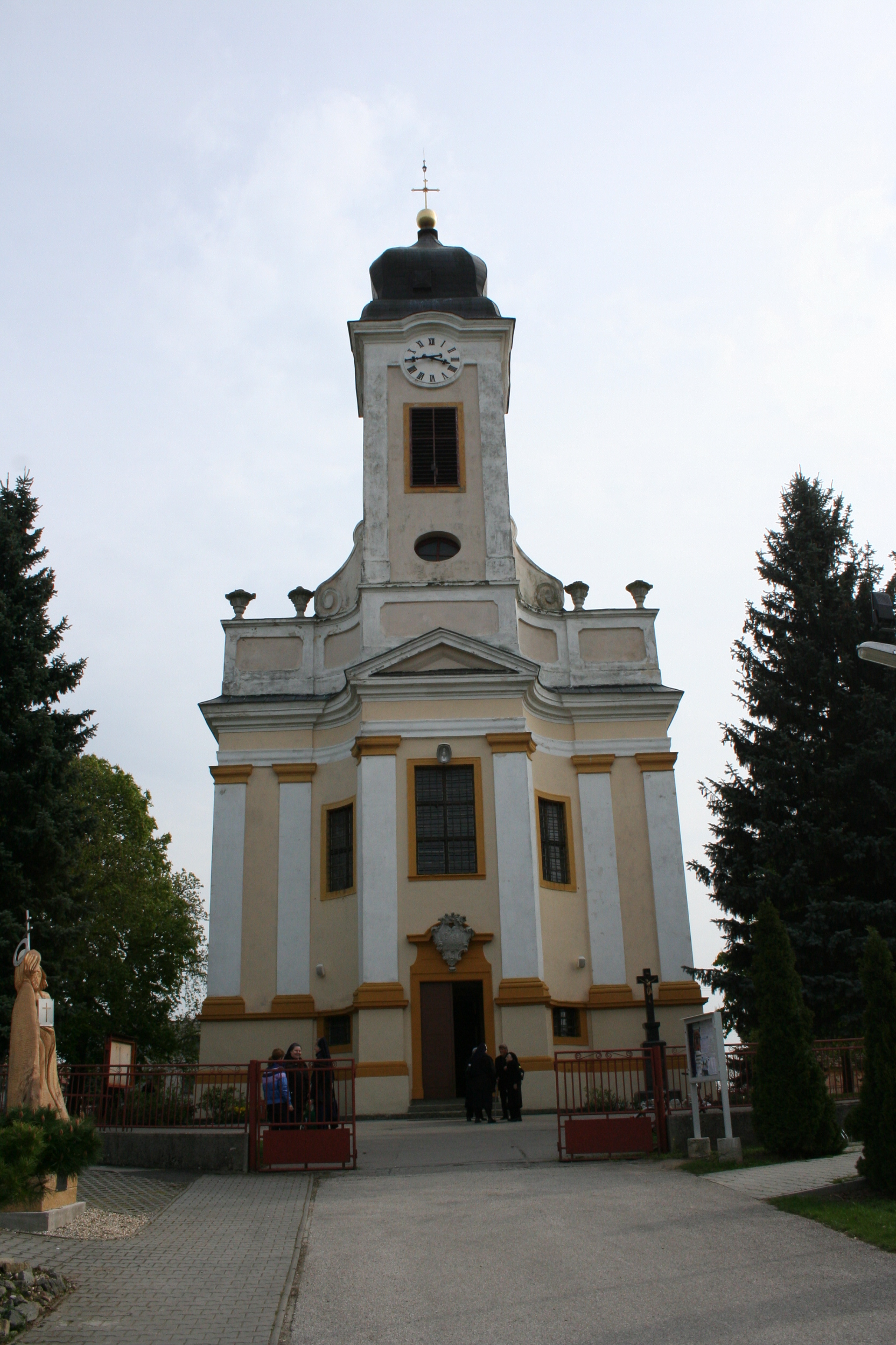 MányaSlovenčina: Rímskokatolícky kostol Sedembolestnej Panny Márie
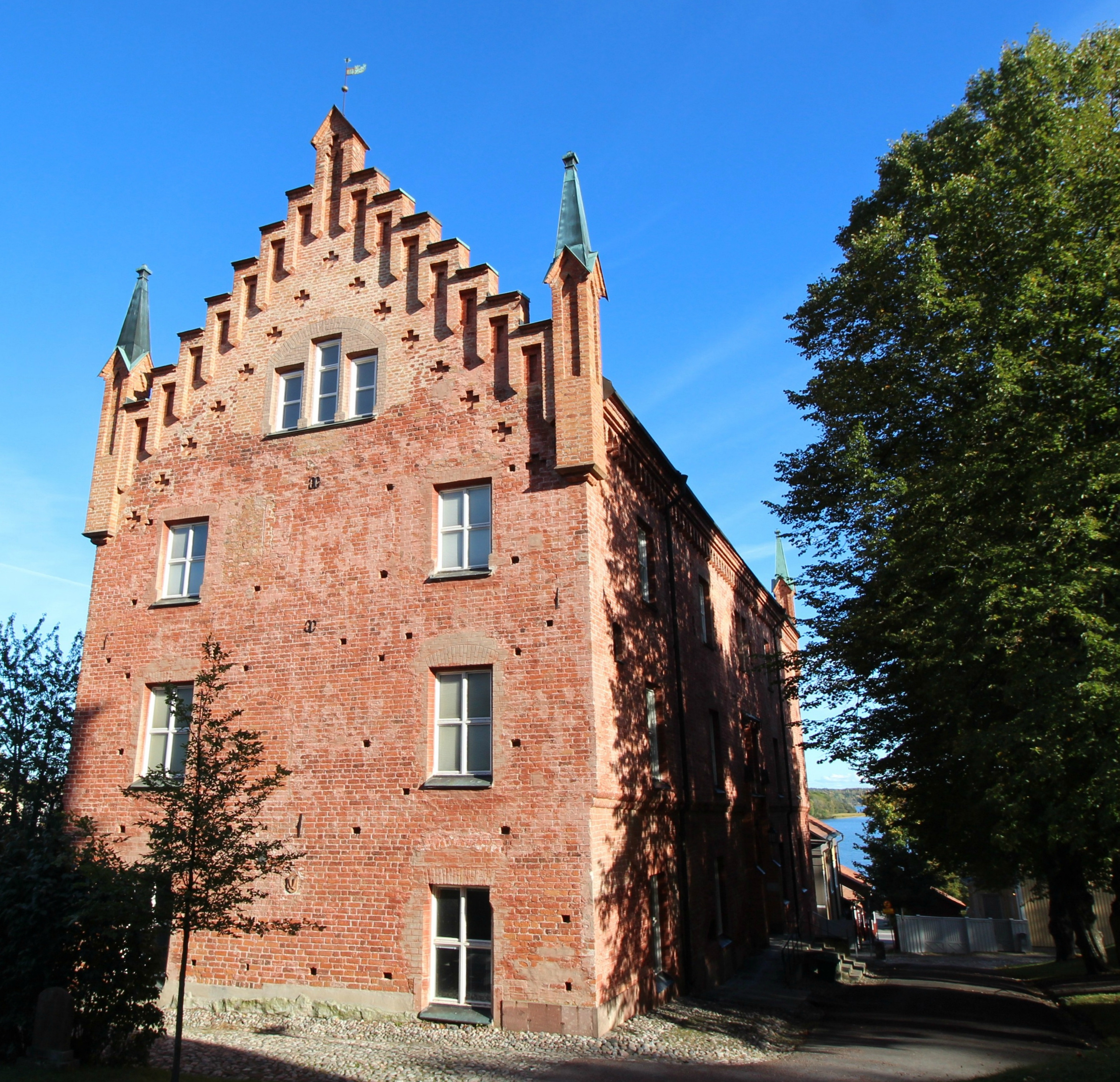 Strängnäs, biskopspalatset Roggeborgen
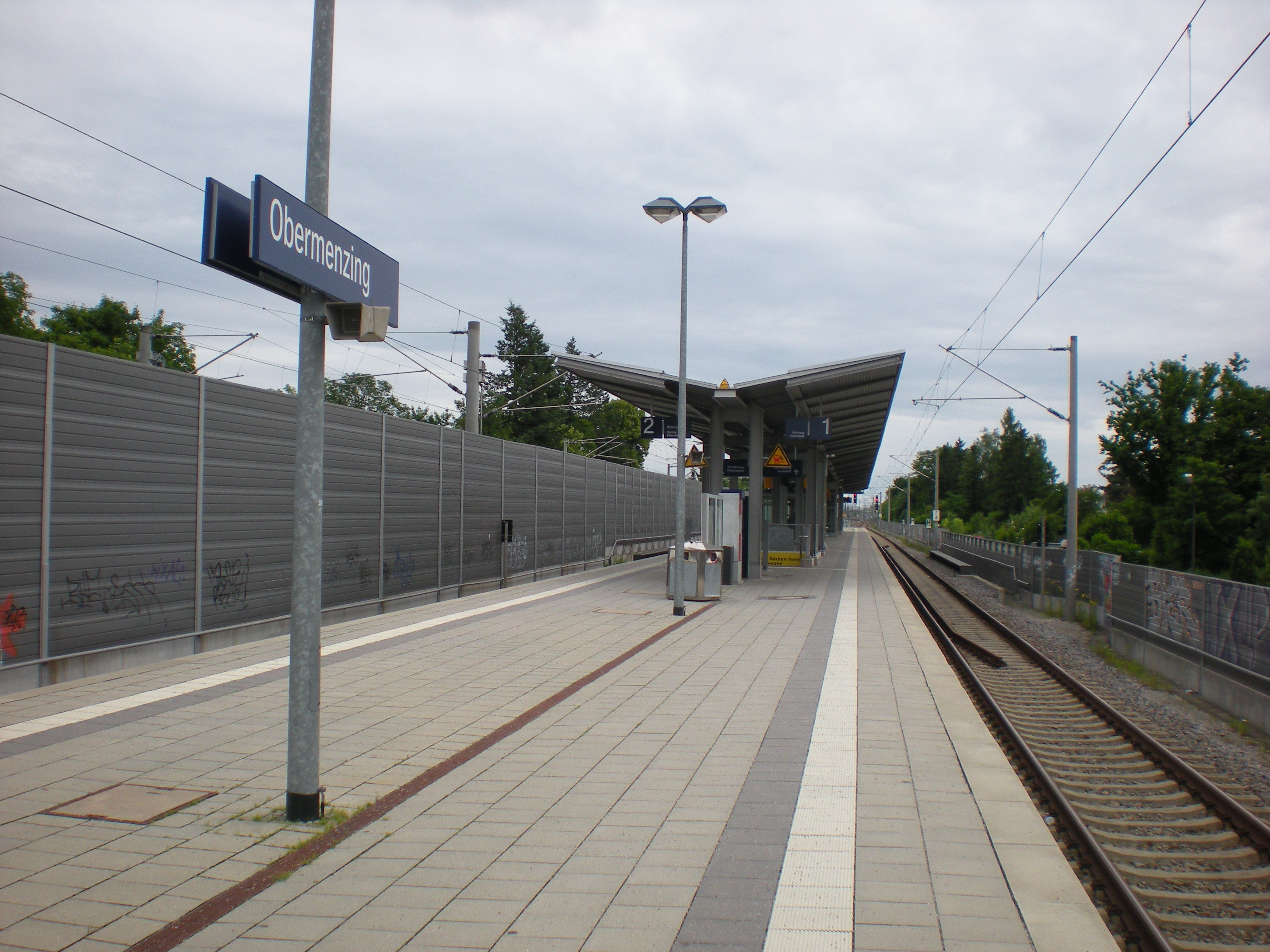 Bahnsteig des S-Bahnhofs München-Obermenzing
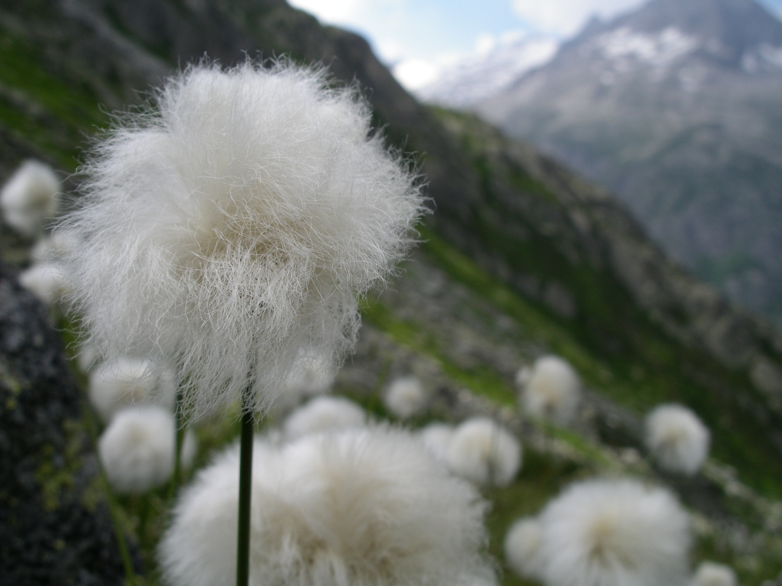 Wollgras (Eriophorum scheuchzeri in der Schweiz)
···
### TASK BRIEF
Your task is to repeat the data above exactly while excluding the pictures.

### RESPONSE BELOW
 MányaSlovenčina: Rímskokatolícky kostol Sedembolestnej Panny Márie
 Strängnäs, biskopspalatset Roggeborgen
 Bahnsteig des S-Bahnhofs München-Obermenzing
 Wollgras (Eriophorum scheuchzeri in der Schweiz)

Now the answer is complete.